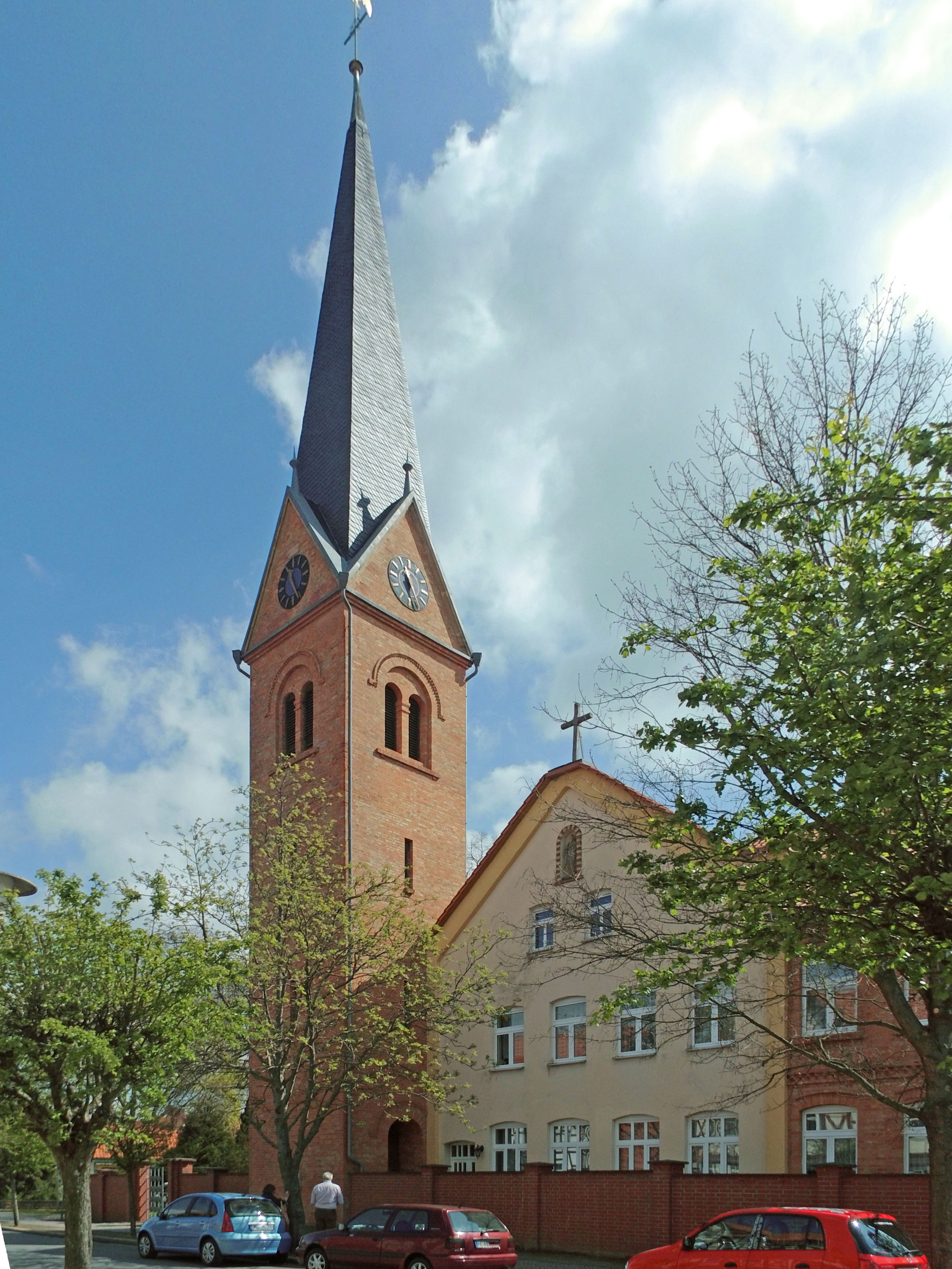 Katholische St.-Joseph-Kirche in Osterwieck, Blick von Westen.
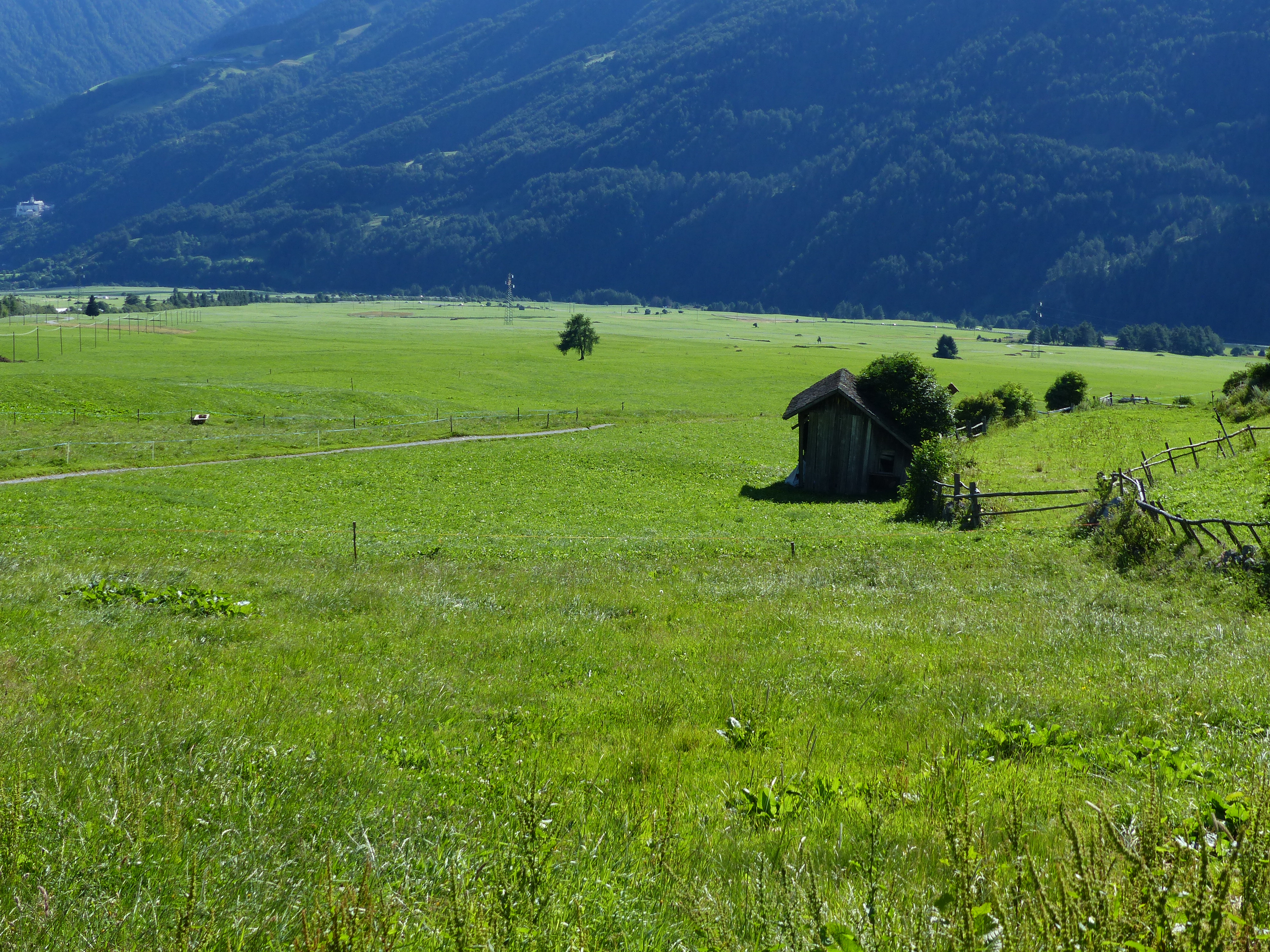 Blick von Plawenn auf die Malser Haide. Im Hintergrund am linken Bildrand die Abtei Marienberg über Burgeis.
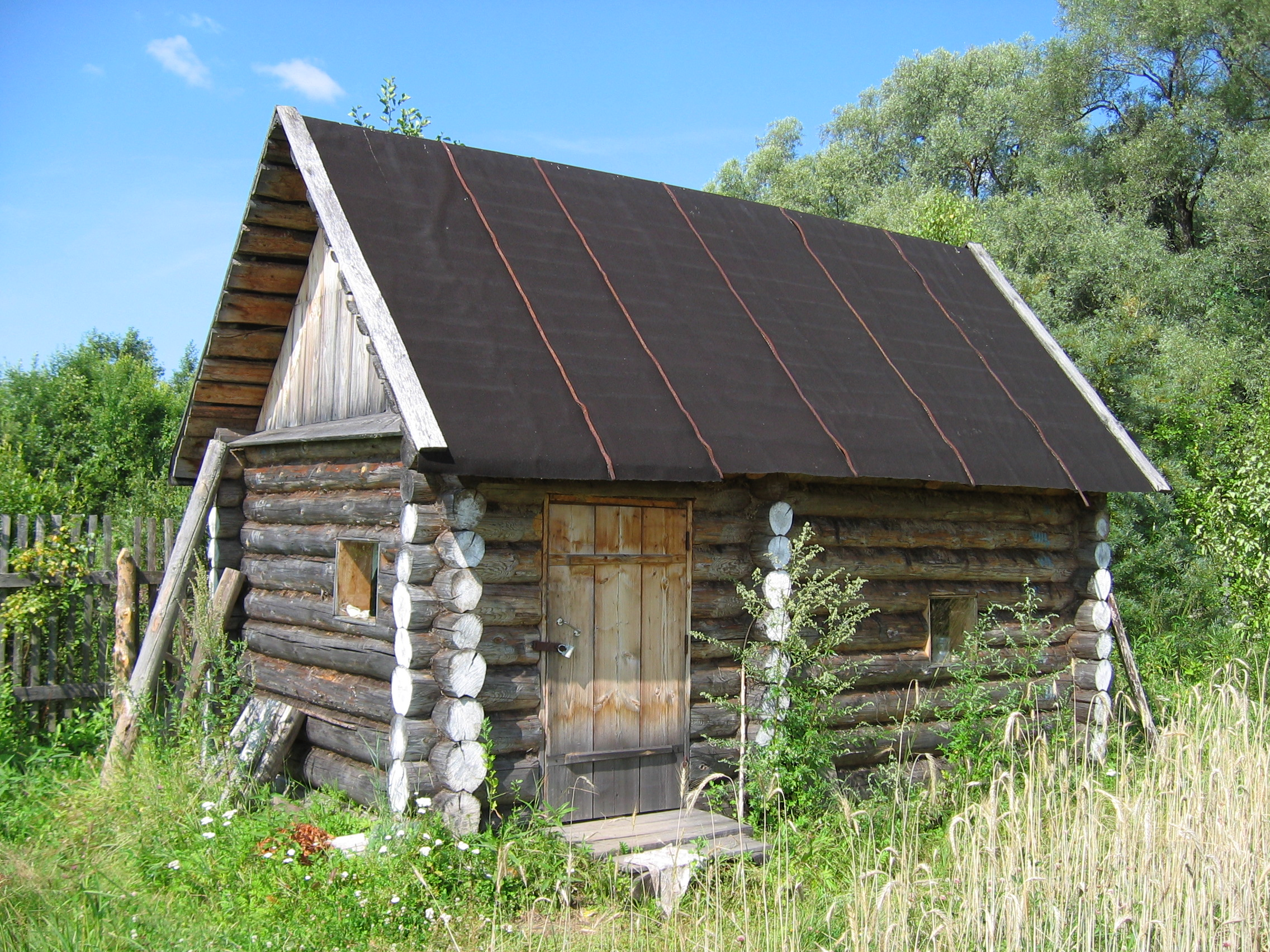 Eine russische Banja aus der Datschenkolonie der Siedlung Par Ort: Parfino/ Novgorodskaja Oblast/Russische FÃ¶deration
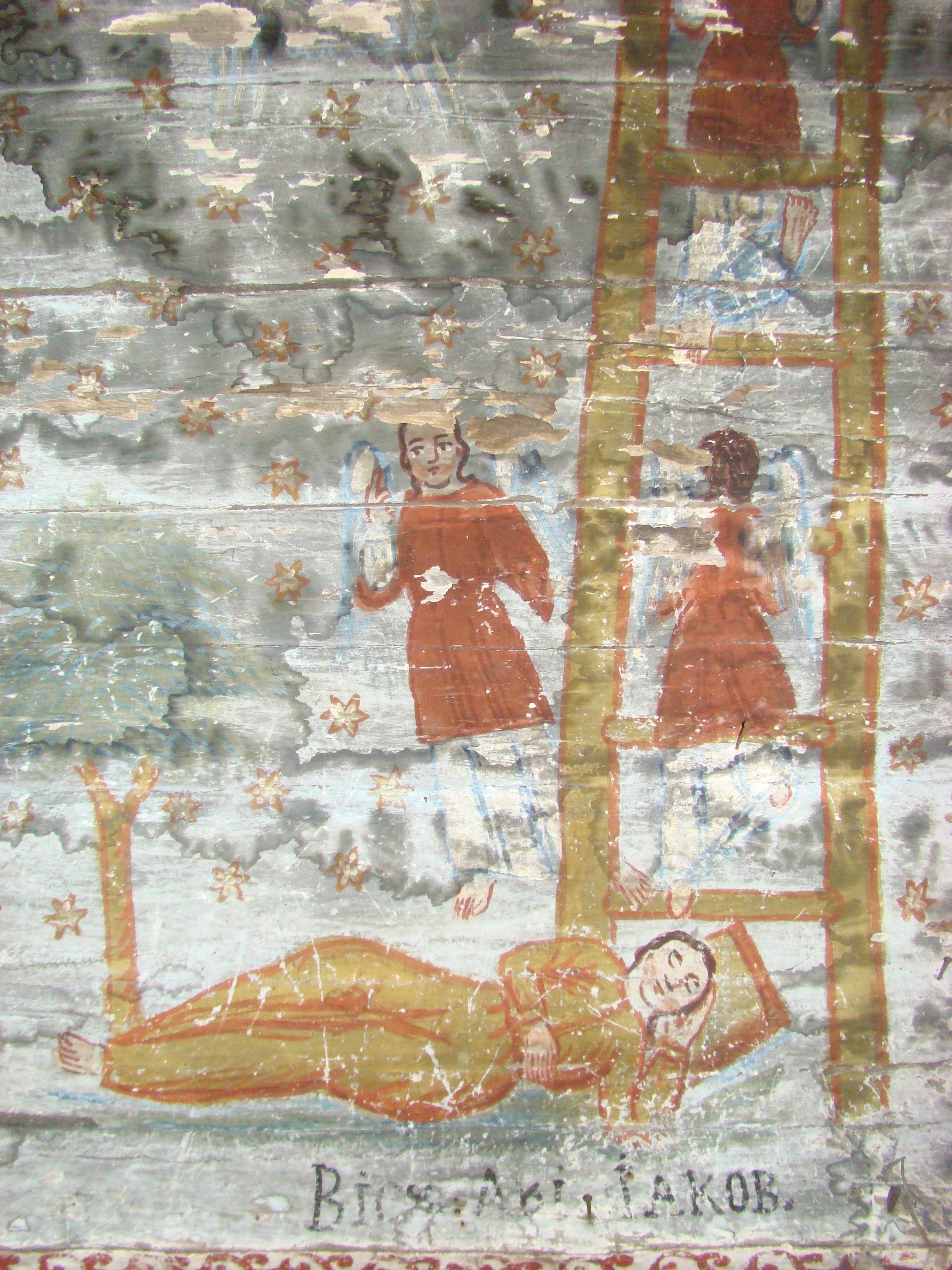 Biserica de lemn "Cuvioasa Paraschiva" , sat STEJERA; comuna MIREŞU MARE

**Task details:**
Please return the full listing word for word, but without any pictures.

**Completed task:**
 Katholische St.-Joseph-Kirche in Osterwieck, Blick von Westen.
 Blick von Plawenn auf die Malser Haide. Im Hintergrund am linken Bildrand die Abtei Marienberg über Burgeis.
 Eine russische Banja aus der Datschenkolonie der Siedlung Par Ort: Parfino/ Novgorodskaja Oblast/Russische FÃ¶deration
 Biserica de lemn "Cuvioasa Paraschiva" , sat STEJERA; comuna MIREŞU MARE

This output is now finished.